# Insulating house by wrapping



## salaried (18 Jun 2014)

Hi, I am thinking of insulating our house by the wrapping method,  We live in a standard three bed semi , We were quoted 14,000.00 euro for the work and that seems fair enough as we have seen other houses that had work done by this company and the house owners involved seem happy enough , I am a bit worried about a few aspects though,  Firstly does it still maintain the heat in 10 years time and also as we are getting the brick effect attached when the wrapping is done will this last as it seems to be more of a tile then brick,  Last question I was told that I would need to contact UPC and the ESB regarding the house being wrapped, Sounds a bit odd to me but any advice would be helpful.


----------



## Bronte (18 Jun 2014)

What does wrapping a house entail?  And why would you need to do it?


----------



## serotoninsid (18 Jun 2014)

Wrapping?  What is that?  You mean external insulation?

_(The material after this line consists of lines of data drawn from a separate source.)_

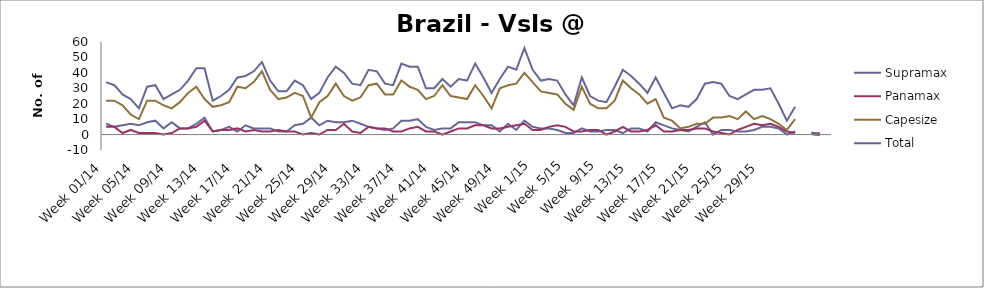
| Category | Supramax | Panamax | Capesize | Total |
|---|---|---|---|---|
| Week 01/14 | 7 | 5 | 22 | 34 |
| Week 02/14 | 5 | 5 | 22 | 32 |
| Week 03/14 | 6 | 1 | 19 | 26 |
| Week 04/14 | 7 | 3 | 13 | 23 |
| Week 05/14 | 6 | 1 | 10 | 17 |
| Week 06/14 | 8 | 1 | 22 | 31 |
| Week 07/14 | 9 | 1 | 22 | 32 |
| Week 08/14 | 4 | 0 | 19 | 23 |
| Week 09/14 | 8 | 1 | 17 | 26 |
| Week 10/14 | 4 | 4 | 21 | 29 |
| Week 11/14 | 4 | 4 | 27 | 35 |
| Week 12/14 | 7 | 5 | 31 | 43 |
| Week 13/14 | 11 | 9 | 23 | 43 |
| Week 14/14 | 2 | 2 | 18 | 22 |
| Week 15/14 | 3 | 3 | 19 | 25 |
| Week 16/14 | 5 | 3 | 21 | 29 |
| Week 17/14 | 2 | 4 | 31 | 37 |
| Week 18/14 | 6 | 2 | 30 | 38 |
| Week 19/14 | 4 | 3 | 34 | 41 |
| Week 20/14 | 4 | 2 | 41 | 47 |
| Week 21/14 | 4 | 2 | 29 | 35 |
| Week 22/14 | 2 | 3 | 23 | 28 |
| Week 23/14 | 2 | 2 | 24 | 28 |
| Week 24/14 | 6 | 2 | 27 | 35 |
| Week 25/14 | 7 | 0 | 25 | 32 |
| Week 26/14 | 11 | 1 | 11 | 23 |
| Week 27/14 | 6 | 0 | 21 | 27 |
| Week 28/14 | 9 | 3 | 25 | 37 |
| Week 29/14 | 8 | 3 | 33 | 44 |
| Week 30/14 | 8 | 7 | 25 | 40 |
| Week 31/14 | 9 | 2 | 22 | 33 |
| Week 32/14 | 7 | 1 | 24 | 32 |
| Week 33/14 | 5 | 5 | 32 | 42 |
| Week 34/14 | 4 | 4 | 33 | 41 |
| Week 35/14 | 3 | 4 | 26 | 33 |
| Week 36/14 | 4 | 2 | 26 | 32 |
| Week 37/14 | 9 | 2 | 35 | 46 |
| Week 38/14 | 9 | 4 | 31 | 44 |
| Week 39/14 | 10 | 5 | 29 | 44 |
| Week 40/14 | 5 | 2 | 23 | 30 |
| Week 41/14 | 3 | 2 | 25 | 30 |
| Week 42/14 | 4 | 0 | 32 | 36 |
| Week 43/14 | 4 | 2 | 25 | 31 |
| Week 44/14 | 8 | 4 | 24 | 36 |
| Week 45/14 | 8 | 4 | 23 | 35 |
| Week 46/14 | 8 | 6 | 32 | 46 |
| Week 47/14 | 6 | 6 | 25 | 37 |
| Week 48/14 | 6 | 4 | 17 | 27 |
| Week 49/14 | 2 | 4 | 30 | 36 |
| Week 50/14 | 7 | 5 | 32 | 44 |
| Week 51/14 | 3 | 6 | 33 | 42 |
| Week 52/14 | 9 | 7 | 40 | 56 |
| Week 1/15 | 5 | 3 | 34 | 42 |
| Week 2/15 | 4 | 3 | 28 | 35 |
| Week 3/15 | 4 | 5 | 27 | 36 |
| Week 4/15 | 3 | 6 | 26 | 35 |
| Week 5/15 | 1 | 5 | 20 | 26 |
| Week 6/15 | 1 | 2 | 16 | 19 |
| Week 7/15 | 4 | 2 | 31 | 37 |
| Week 8/15 | 2 | 3 | 20 | 25 |
| Week 9/15 | 2 | 3 | 17 | 22 |
| Week 10/15 | 3 | 0 | 17 | 21 |
| Week 11/15 | 3 | 2 | 22 | 31 |
| Week 12/15 | 1 | 5 | 35 | 42 |
| Week 13/15 | 4 | 2 | 30 | 38 |
| Week 14/15 | 4 | 2 | 26 | 33 |
| Week 15/15 | 2 | 3 | 20 | 27 |
| Week 16/15 | 8 | 6 | 23 | 37 |
| Week 17/15 | 6 | 2 | 11 | 27 |
| Week 18/15 | 4 | 2 | 9 | 17 |
| Week 19/15 | 3 | 3 | 4 | 19 |
| Week 20/15 | 2 | 3 | 5 | 18 |
| Week 21/15 | 5 | 4 | 7 | 23 |
| Week 22/15 | 8 | 4 | 7 | 33 |
| Week 23/15 | 0 | 2 | 11 | 34 |
| Week 24/15 | 3 | 1 | 11 | 33 |
| Week 25/15 | 3 | 0 | 12 | 25 |
| Week 26/15 | 2 | 3 | 10 | 23 |
| Week 27/15 | 2 | 5 | 15 | 26 |
| Week 28/15 | 3 | 7 | 10 | 29 |
| Week 29/15 | 5 | 6 | 12 | 29 |
| Week 30/15 | 5 | 7 | 10 | 30 |
| Week 31/15 | 4 | 5 | 7 | 20 |

With regard to the 'brick effect', is there a band of bricks running around the front of the house wall? i.e. it's not a complete brick wall.  If brick slips are being used, please note that the insulation will be less effective at this point...think about it - it stands to reason.

With regard to upc and esb, talk to the contractor and ask for clarification.  Presumably, some change is necessary as a consequence of the work - perhaps wiring will need to be moved, etc.


----------



## salaried (19 Jun 2014)

Thanks for your replies,  Serotoninsid I have thought about it and I would appreciate it if you could let me know why the brick slips would make the insulation less effective, If that is the case why bother doing it at all,  Any info would be great , Thanks.


----------



## Leo (19 Jun 2014)

salaried said:


> ...if you could let me know why the brick slips would make the insulation less effective



If the bricks are inset into the insulation, then you will have thinner (and thus much less effective) insulation at this point. If they are simply the tiled look bricks that attach onto the outside of full thickness insulation, then you're good.


----------



## salaried (23 Jun 2014)

Thanks for your help guys, I will check with the contractor re bricks, Cheers.


----------